The rapid development of crop insurance in emerging markets (Kalra and Li 2013) points to the urgent need for valid pricing techniques tailored for regions with limited farm-level yield records and past insurance loss data. This study explores a new ratemaking approach based on survey data. Different from existing studies, this study focuses on the characteristic yields of long-term yield rather than yield figures of specific years as reported by farmers in some existing pricing systems (Skees and Reed 1986; Woodard et al. 2011). Although both types of information are from farmers’ recollection and can hardly be “exact,” characteristic information is more reliable than yields of specific years because it captures the feature of yield distribution (Gong et al. 2013). Random errors were taken into account when farm-level yield distribution was retrieved from the reported characteristic information.

Although 2.47 % is not a particularly high premium rate, given the very small planting area of an average household and the low household income in the study area, this is still difficult to afford for many farming households. The farmers were more willing to spend their tight resources on basic necessities than paying for agricultural insurance premiums (Smith and Glauber 2012; Zhao 2012). To encourage the purchase of crop insurance products, the Chinese government began to provide premium subsidies (up to 90 %) for agricultural insurance in 2007 to help farmers cope with the threat of natural disasters (Hou et al. 2010; Guo et al. 2011). As a result, China’s agricultural insurance market has experienced rapid expansion in recent years (Xiao et al. 2013).

The data used in this study were obtained through a household survey and the temporal coverage of the characteristic yield values was limited by the experience of the surveyed farmers. As a result, the estimation of probability of extreme yield events involves more uncertainties. So the insurance company will need high loaded premiums for a stable operation.

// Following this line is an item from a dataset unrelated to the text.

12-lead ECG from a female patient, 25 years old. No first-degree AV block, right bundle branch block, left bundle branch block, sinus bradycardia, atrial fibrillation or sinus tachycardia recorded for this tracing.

Farm-level yields were treated independently in the simulation, which means that interdependency of farm-level yields was not considered in this Monte Carlo simulation. However, a disaster, for example drought, usually affects many farms in the area in the same year and a large number of farms will face yield depression at the same time. If the yield of one farm is low, the yields of other farms are more probably low as well because of this spatial dependency (Woodard et al. 2012). This will cause a large amount of insurance indemnity in the region in a particular year. The yield simulated with this method cannot be used to estimate the annual exceedance probability (AEP) of the LCR. To address this question, measuring spatial correlation will be an important issue in future research.